Un’indagine per terrorismo ispirato all’Isis è stata aperta a New York dopo il ritrovamento di diversi ordigni vicino alla casa del sindaco Zohran Mamdani. Le autorità statunitensi hanno incriminato due giovani sospettati di aver pianificato un attentato durante una manifestazione anti-musulmani che si è svolta vicino a Gracie Mansion, la residenza ufficiale del primo cittadino. A confermare la natura dell’inchiesta è stata la responsabile della polizia di New York, Jessica Tisch, spiegando che in totale sono stati rinvenuti tre dispositivi esplosivi. Due sono stati individuati sabato durante la protesta, mentre un terzo è stato scoperto il giorno successivo all’interno di un’auto parcheggiata nelle vicinanze dell’abitazione del sindaco.

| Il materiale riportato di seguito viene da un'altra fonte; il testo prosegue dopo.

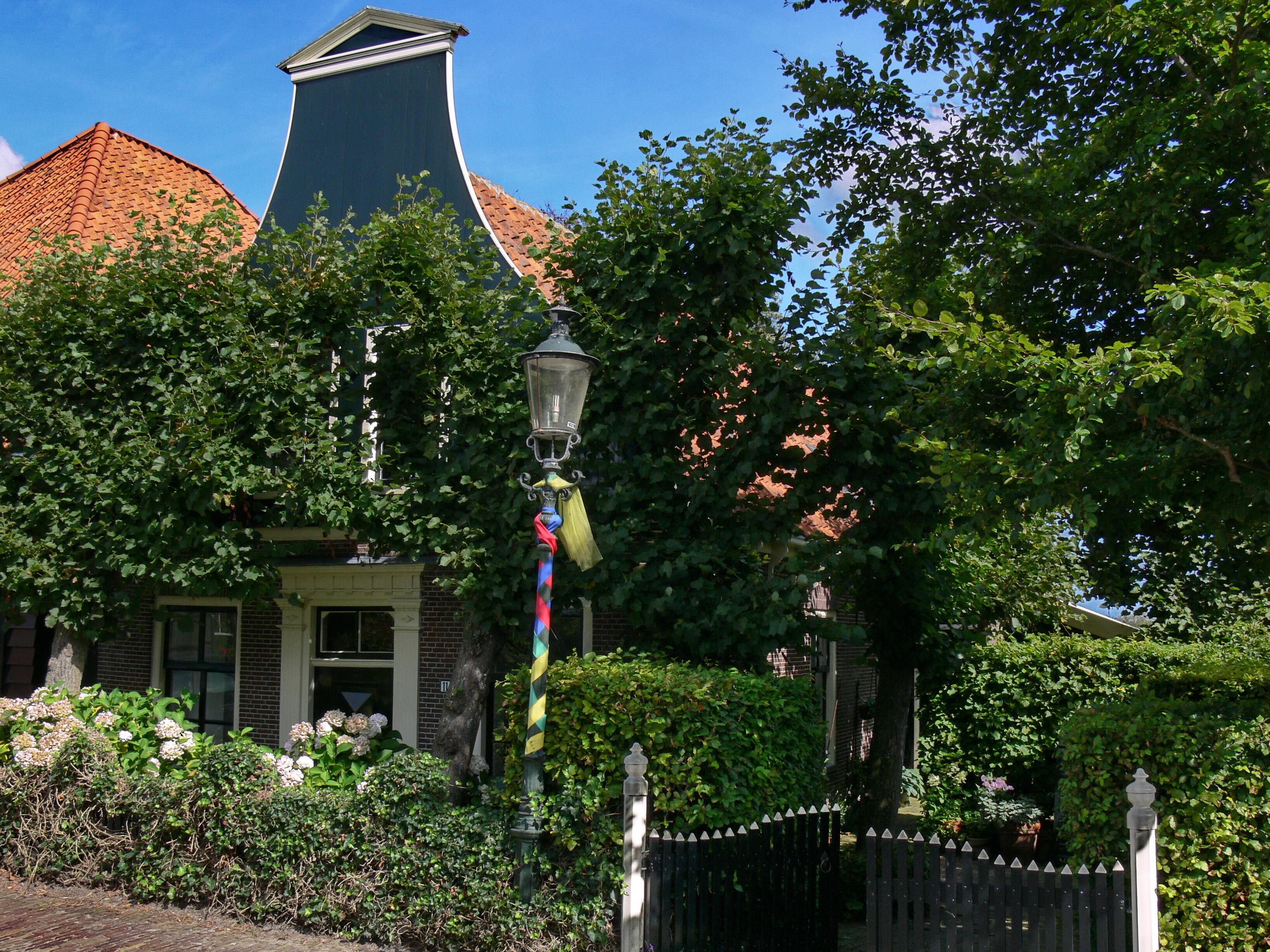 Pand zonder verdieping, onder pannen zadeldak met houten klokgevel aan de voorzijde en voorschot met makelaar aan de achterzijde, eind 18e eeuw. Frontonbekroning op de klokgevel. Deuromlijsting met gecanneleerde pilasters en hoofdgestel met in het fries triglyphen en metopen. Deur met panelen. Houten afhang aan een zijde van het huis.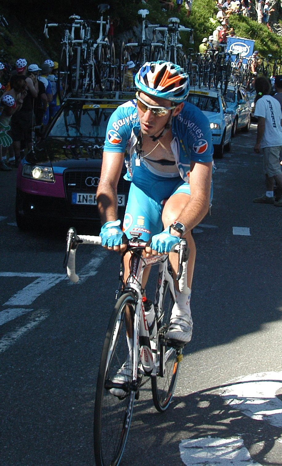 Jérôme Pineau at stage 7 of the Tour de France 2007 on the Col de la Colombière.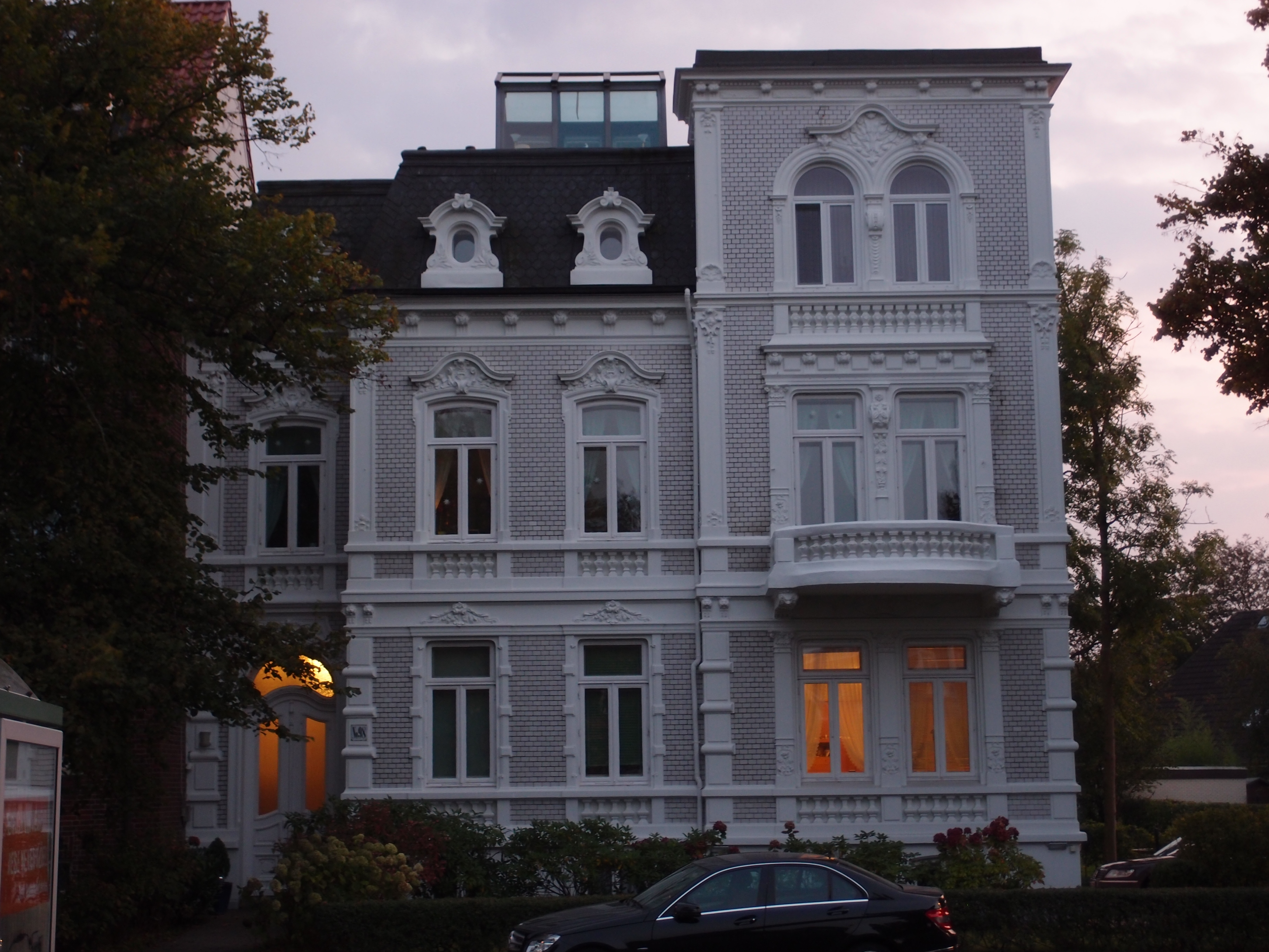 Cuxhaven Strichweg 98 Strassenansicht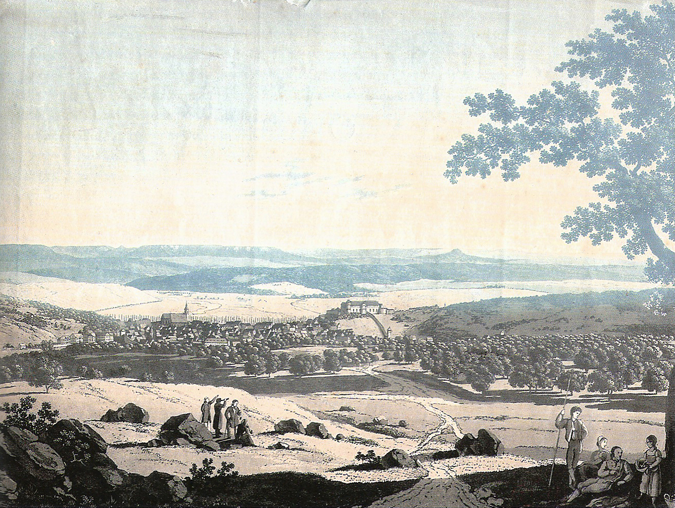 Tübingen vom Steinenberg (Aquatinta, 23,5 × 31,0 cm); Schefold 9311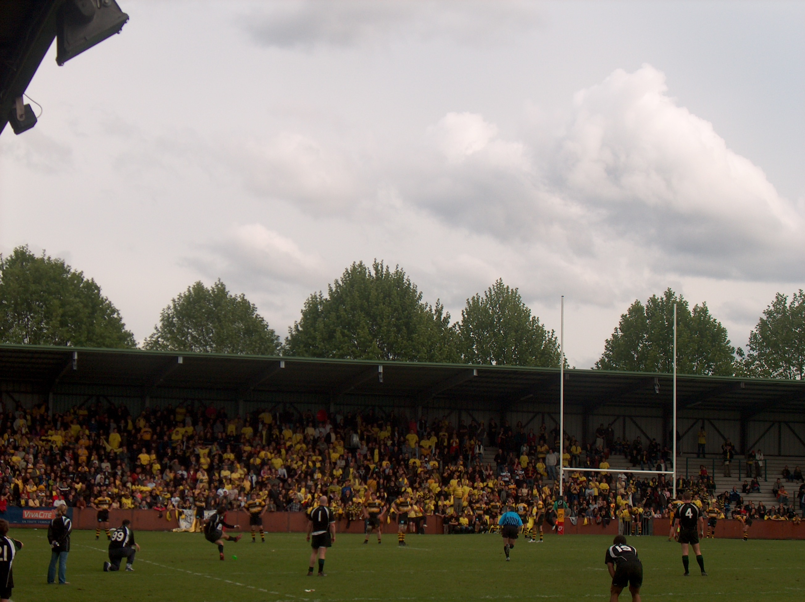 Tir victorieux de Romain Orban (Kituro Rugby Club) lors de l’ultime seconde de la finale du championnat de Belgique de rugby à XV 2008-2009.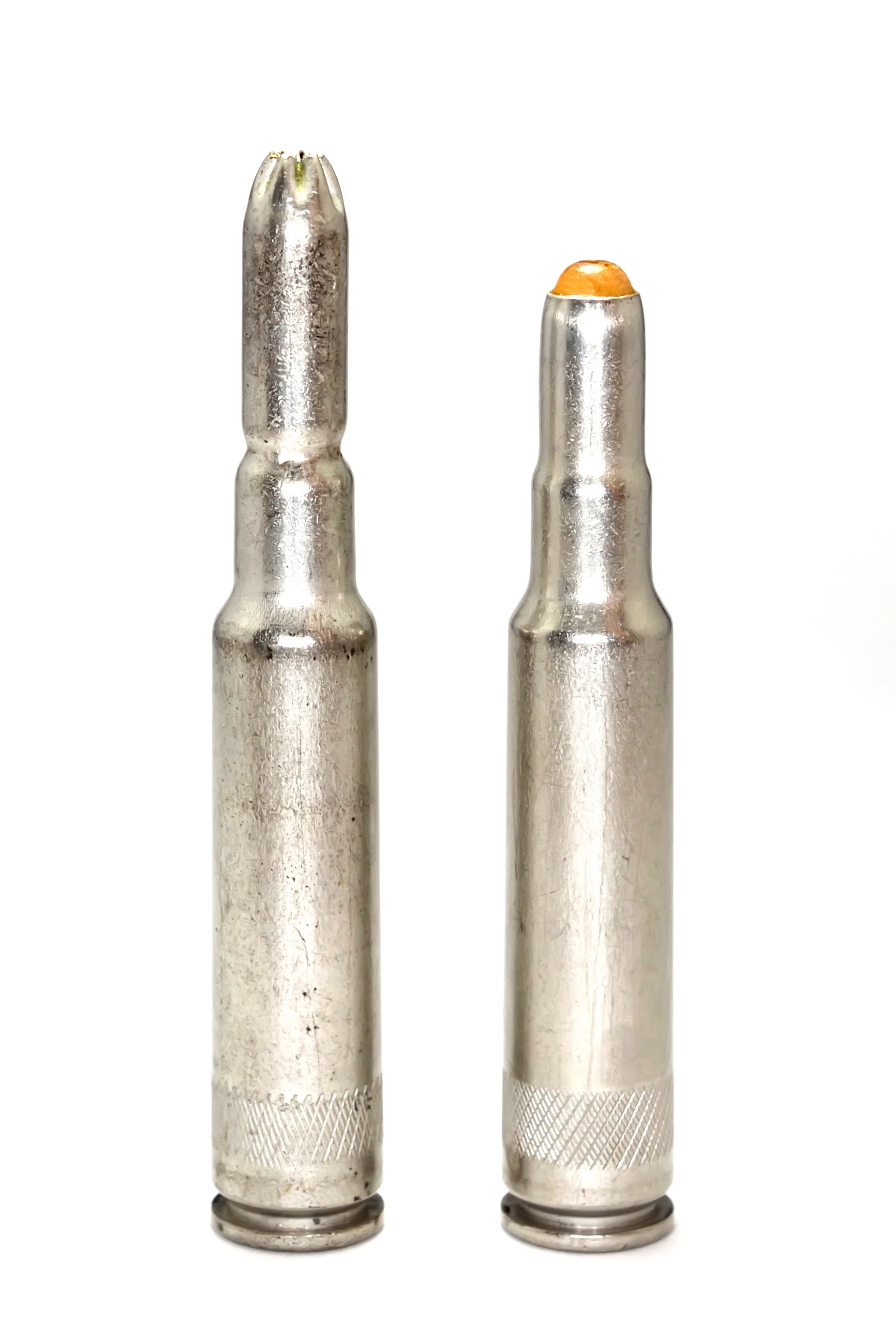 GP11 Cartouche propulsive 44 et sa variante pour les grenades antichar Pz-WG. 44, Ex-WG et Pz-WG. 48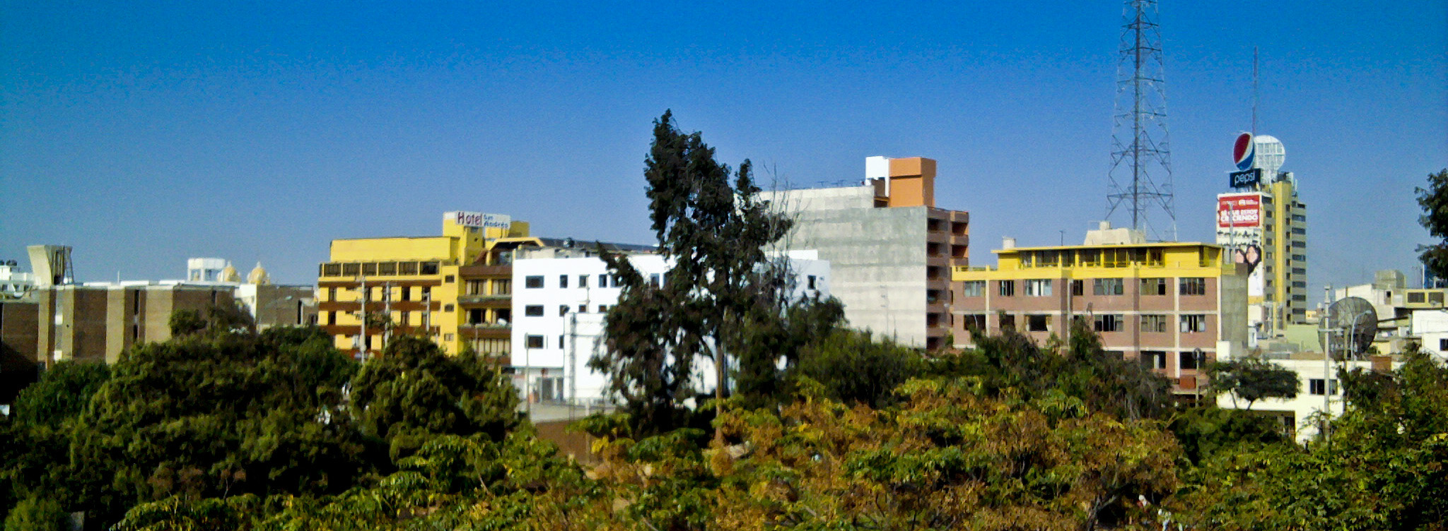 Ciudad de Trujillo Perú

I due sospettati, Emir Balat, 18 anni, e Ibrahim Kayumi, 19, sono stati arrestati poco dopo essere arrivati a New York dalla Pennsylvania. Secondo quanto riferito dallo stesso Mamdani, sarebbero giunti in città con l’intenzione di compiere “un atto di terrorismo”. Le accuse sono pesanti: i due sono stati incriminati anche per l’uso di un’arma di distruzione di massa. Le autorità hanno spiegato che l’ordigno artigianale lanciato nei pressi della casa del sindaco era simile a quello utilizzato nell’attentato alla maratona di Boston del 2013, in cui morirono tre persone e oltre 260 rimasero ferite.